→ **TASK DESCRIPTION**: Where the word "cells" appears in a line below, copy the whole line.

→ **Stored data entries**:

○ ○ ○

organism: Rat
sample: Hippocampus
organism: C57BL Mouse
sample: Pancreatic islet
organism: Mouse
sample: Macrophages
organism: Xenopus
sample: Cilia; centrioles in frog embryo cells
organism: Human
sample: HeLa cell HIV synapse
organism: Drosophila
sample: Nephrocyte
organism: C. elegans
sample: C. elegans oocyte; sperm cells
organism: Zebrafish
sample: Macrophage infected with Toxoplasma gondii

○ ○ ○

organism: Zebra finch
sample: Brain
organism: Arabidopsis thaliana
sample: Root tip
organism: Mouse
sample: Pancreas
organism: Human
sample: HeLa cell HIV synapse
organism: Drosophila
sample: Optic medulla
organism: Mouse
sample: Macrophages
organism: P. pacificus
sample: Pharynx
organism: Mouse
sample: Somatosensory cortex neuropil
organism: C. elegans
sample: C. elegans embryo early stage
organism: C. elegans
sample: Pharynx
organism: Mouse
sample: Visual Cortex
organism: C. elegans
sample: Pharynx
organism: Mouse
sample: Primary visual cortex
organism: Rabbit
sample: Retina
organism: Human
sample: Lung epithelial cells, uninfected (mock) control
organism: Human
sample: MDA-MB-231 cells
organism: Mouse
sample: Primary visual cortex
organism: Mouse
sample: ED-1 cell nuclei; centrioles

○ ○ ○

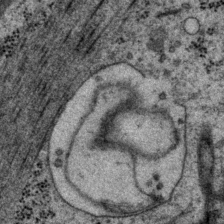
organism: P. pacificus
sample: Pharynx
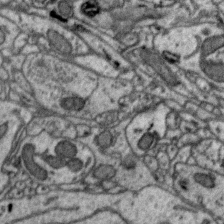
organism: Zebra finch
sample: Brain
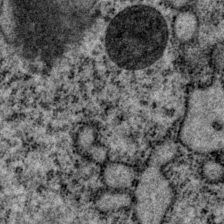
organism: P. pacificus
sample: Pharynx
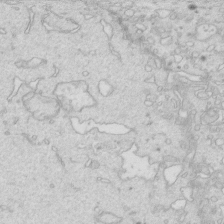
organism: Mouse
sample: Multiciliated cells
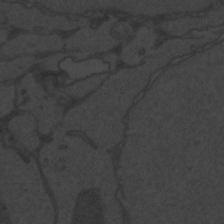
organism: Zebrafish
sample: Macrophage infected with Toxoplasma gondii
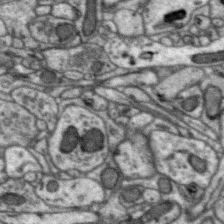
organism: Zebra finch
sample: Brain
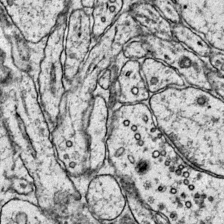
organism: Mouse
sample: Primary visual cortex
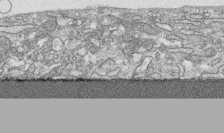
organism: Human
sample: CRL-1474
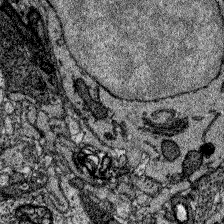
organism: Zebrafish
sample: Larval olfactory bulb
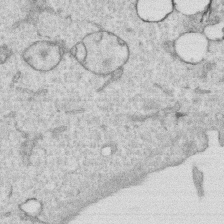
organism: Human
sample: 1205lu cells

○ ○ ○

→ **ANSWER TO THE EXERCISE**:
sample: Cilia; centrioles in frog embryo cells
sample: C. elegans oocyte; sperm cells
sample: Lung epithelial cells, uninfected (mock) control
sample: MDA-MB-231 cells
sample: Multiciliated cells
sample: 1205lu cells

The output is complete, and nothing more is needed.